In early 2016, while still reporting for The New York Times, I actually spent several months trying to map the often hidden interface between conventional movie companies and those tens of millions of mostly Christian, faith-oriented viewers. Working in loose partnership with fellow reporter Brooks Barnes—though the obsession was mine—I invested a fair amount of energy and Times capital in getting to know dozens of people who were quietly trying to reconcile movies and matters of the spirit.

It was a fascinating tour. I remember having lunch with the quite secular producer Joe Roth, who explained that in making a film like Miracles From Heaven, he didn’t have to believe what his collaborators believed, but he had to believe that they believed. A few days later, I spoke with Roth’s fellow producer Bishop T. D. Jakes, who was stunned to learn that Roth had once been a plaintiff in the Supreme Court case that banned school prayer. They had too much common ground to worry about their differences.

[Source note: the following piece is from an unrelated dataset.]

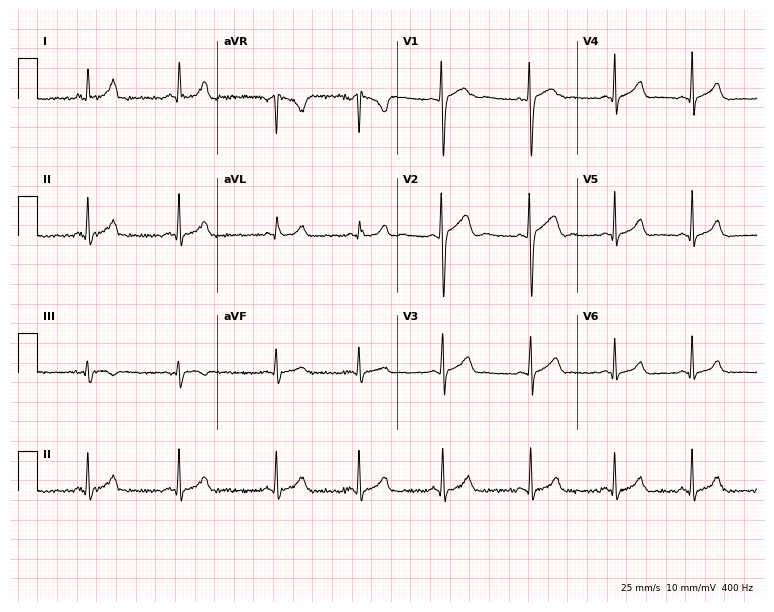
Standard 12-lead ECG recorded from a 25-year-old female patient (7.3-second recording at 400 Hz). None of these six findings is recorded: first-degree AV block, right bundle branch block, left bundle branch block, sinus bradycardia, atrial fibrillation, sinus tachycardia. Findings outside these six are not listed.
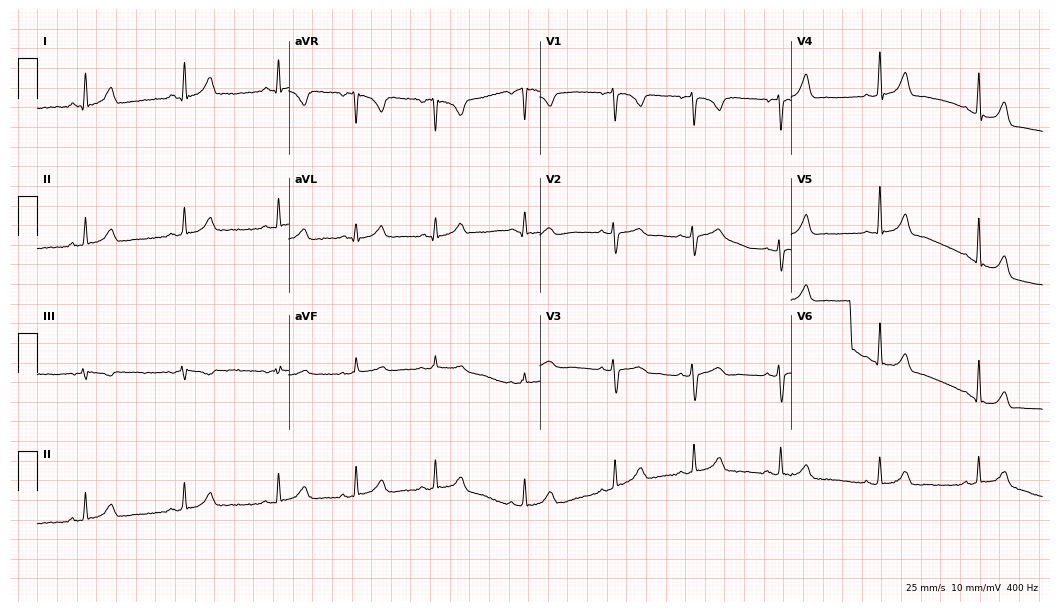
ECG — a 33-year-old female patient. Screened for six findings — first-degree AV block, right bundle branch block (RBBB), left bundle branch block (LBBB), sinus bradycardia, atrial fibrillation (AF), sinus tachycardia — none is recorded. Only these six findings were labelled.

The most interesting operatives were those being hired by studios to find and promote faith-aligned values in seemingly areligious mainstream films like Frozen, Sully, Hidden Figures or Twelve Years A Slave. Even a film as unlikely as Room, about the close confinement of a kidnapped woman, had its faith campaign. Until the culture boiled over with the 2016 election, movies were important to the religious audience, and that audience was important to the movies.

The Times project, intended as a three-part series, more or less imploded when I left the paper in the summer of 2016. Brooks picked up the theme, and wrote a fine piece, which was published on Dec. 25 of that year (with, as I recall, an illustration that featured a weirdly incongruous Christmas Day crucifix).

As for the producers and consultants who had been building bridges—Roth, DeVon Franklin, Corby Pons, Marshall Mitchell, Jonathan Bock, Matthew Faraci, Ted Baehr and others—they didn’t evaporate. You can still find most of them,  doing the same work, with a simple Google search.

But they seemed to pull back a bit, to go quiet while the movies became darker, angrier, and less prone to inspiration.

Perhaps until now. If the faithful are back in the theater pews, amen. Some uplift is in order.